**Action item**
Whenever a picture appears in the data, skip it and write out all other material exactly.
(Information supplied begins)
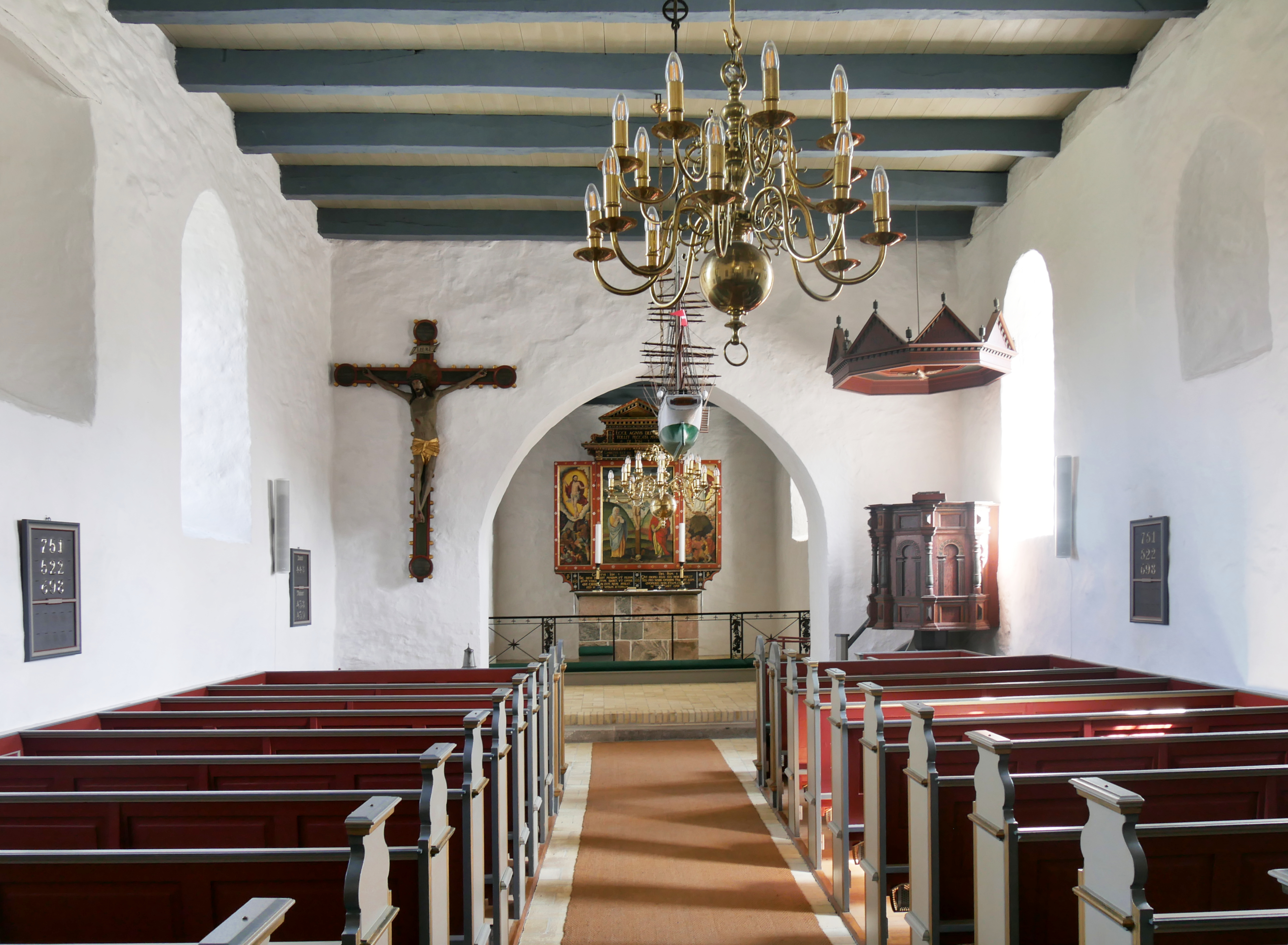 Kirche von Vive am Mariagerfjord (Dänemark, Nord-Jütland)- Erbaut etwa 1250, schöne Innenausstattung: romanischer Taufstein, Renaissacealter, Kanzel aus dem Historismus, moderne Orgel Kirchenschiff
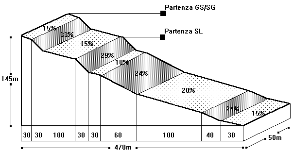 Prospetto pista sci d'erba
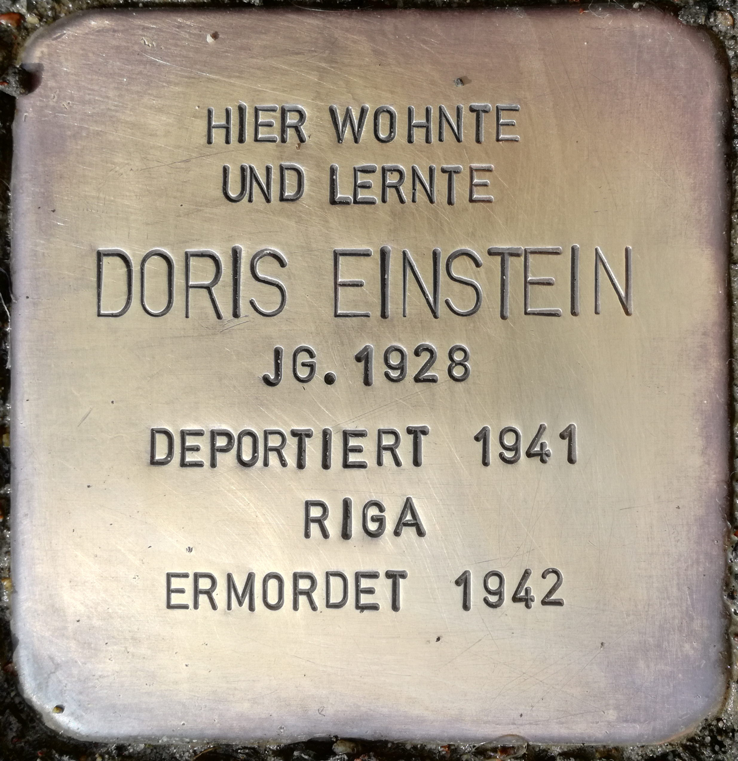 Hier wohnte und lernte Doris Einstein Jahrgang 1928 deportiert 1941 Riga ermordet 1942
(Information supplied ends)
**Result of this exercise**
 Kirche von Vive am Mariagerfjord (Dänemark, Nord-Jütland)- Erbaut etwa 1250, schöne Innenausstattung: romanischer Taufstein, Renaissacealter, Kanzel aus dem Historismus, moderne Orgel Kirchenschiff
 Prospetto pista sci d'erba
 Hier wohnte und lernte Doris Einstein Jahrgang 1928 deportiert 1941 Riga ermordet 1942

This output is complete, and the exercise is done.